Assessment of muscle power

Muscle power was assessed through countermovement jump height and peak power output adjusted. A portable force platform (Kistler®, Quattro Jump, 9290AD, Winterthur, Switzerland) was used to assess jump height following the procedures reported by Dal Pupo et al. [23]. First, the participants warmed up on an ergometric bicycle for 5 min, then performed 2 series of 10 jumps on the ground, and performed several jumps with countermovement on the ground and the force platform for technique adjustments. The angle of the knee joint was measured with a goniometer so that all participants performed knee flexion at 90°. To ensure that this flexion was preserved, a device was positioned behind the participants that served as a reference for the depth of the jump in accordance with the 90° angle of the knee joint.

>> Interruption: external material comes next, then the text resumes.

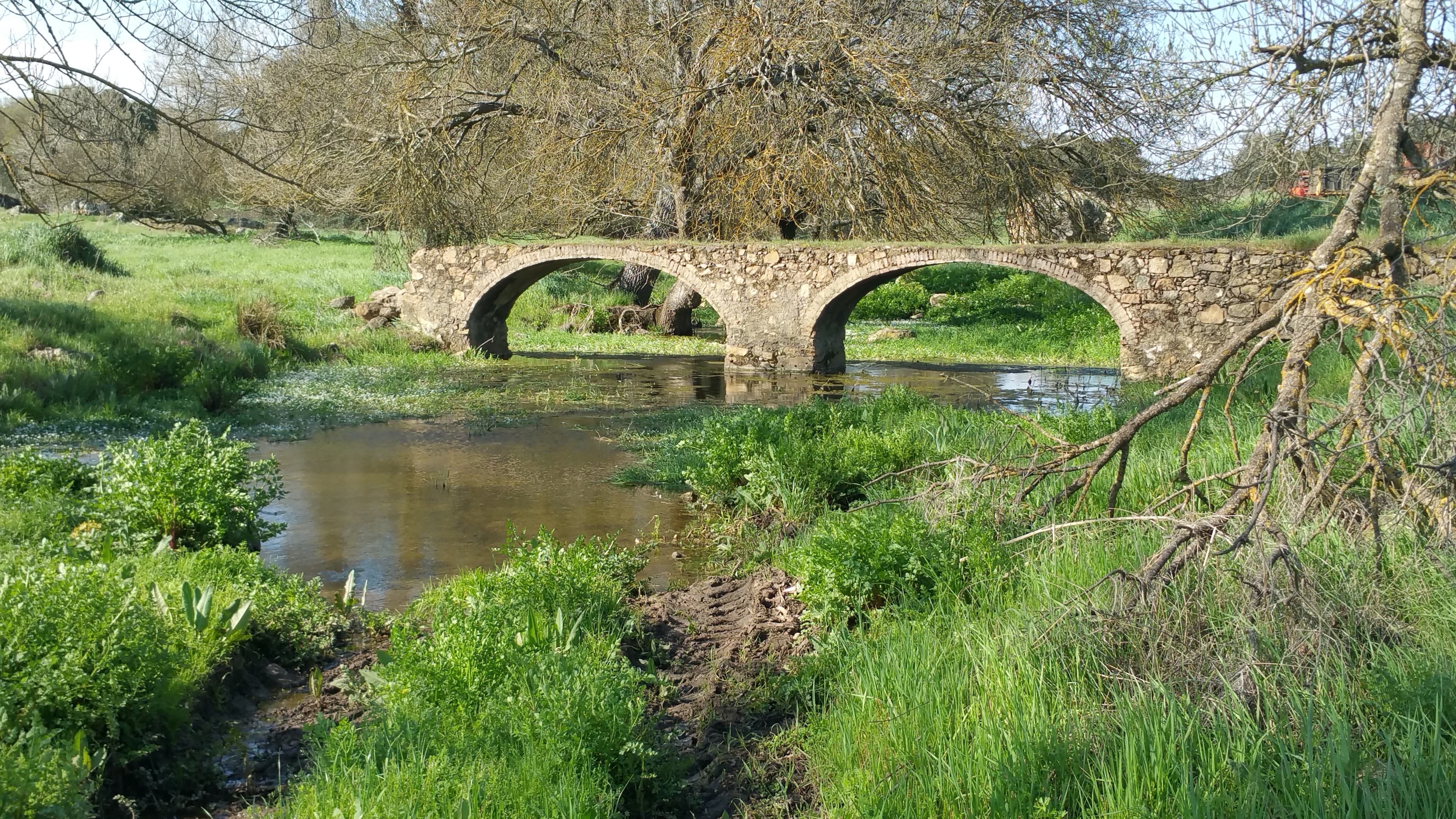 Exteriores del Castillo de los Arcos. Almendral, Badajoz.
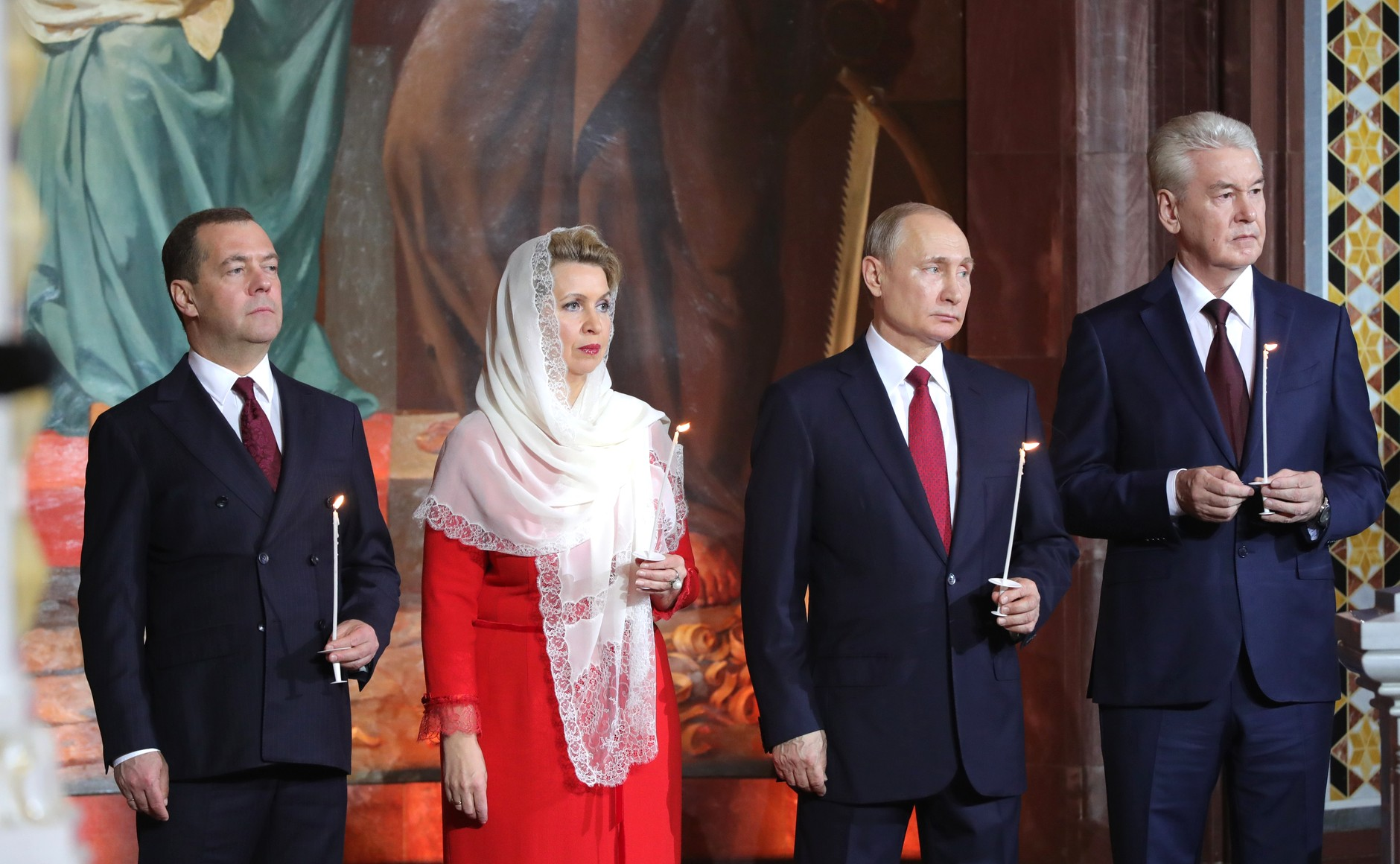 На пасхальном богослужении в храме Христа Спасителя.

The countermovement jump started from the orthostatic position, in which the participants were instructed to keep the torso as vertical as possible and the hands on the hips. The jump was performed with a countermovement (descending phase) followed by a quick and vigorous extension of the lower limbs’ joints (ascending phase), being advised that its execution was performed as high as possible. Each participant performed 3 jumps, with a 1-min recovery interval between them, using the best attempt for analysis.

In the data analysis, the acceleration curve was calculated by dividing the ground reaction force by the participant's body mass. Then, the acceleration curve integral was used to obtain the velocity, and a double integral was performed to obtain the displacement curve. The greatest vertical center of mass displacement was considered as the jump height. The power output was calculated by multiplying the ground reaction force by the velocity, and the highest value was considered the peak power output, which was normalized by the body mass of each participant to minimize the effect of body mass. Thus, in addition to the height of the jump, the peak power output adjusted was calculated. All these mathematical procedures were performed by an algorithm developed in Matlab software.

Statistical analysis

Values are reported as mean ± standard deviation. The normal distribution of data was evaluated using the Shapiro–Wilk test. One-way ANOVA with Tuckey's post hoc was used to assess differences between groups. Effect size (ES) of comparisons was calculated and classified according to Hopkins [24]: 0.0–0.2 trivial, 0.21–0.6 small, 0.61–1.2 moderate, 1.21–2.0 large, and 2.1–4.0 very large. The adopted significance level was 5%, and the analyzes were performed in the statistical package for social sciences (IBM SPSS Statistics, USA).

For data reproducibility, the Intraclass Correlation Coefficient (ICC) and the 95% confidence intervals (CI) were calculated for the 40% CSA (ICC: 0.98; CI: 0.96–0.99), 50% CSA (ICC: 0.99; CI: 0.97–0.99), 60% CSA (ICC: 0.99; CI: 0.98–0.99), 70% CSA (ICC: 0.98; CI: 0.96–0.99), total CSA (ICC: 0.99; CI: 0.98–0.99), vertical jump height (ICC: 0.99; CI: 0.98–0.99), and peak power output adjusted (ICC: 0.97; CI: 0.95–0.99).

Results

Participants in the FFT group (27 ± 4.6 years; 173.76 ± 7.55 cm; 78.44 ± 9.6 kg) had been practitioners for 3.6 years and trained 5 times a week with an average duration of 82.5 min for each session. Participants in the ST group (29.13 ± 6.12 years; 175.91 ± 3.76 cm; 82.50 ± 8.69 kg) had been weight training for 4.5 years, performing 5 weekly sessions, with an average duration of 67.5 min. While participants in the PA group (25 ± 8.24 years; 173 ± 7.11 cm; 66.25 ± 6.95 kg) practiced different activities (running, cycling, and soccer) for 4.6 years, with 4 sessions weekly and average duration of 100 min each session. The average values of the weekly frequency and duration of the training session allowed an approximate calculation of the training volume. It was observed that FFT practitioners had a training volume of 433 min/week, while ST practitioners had 329 min/week.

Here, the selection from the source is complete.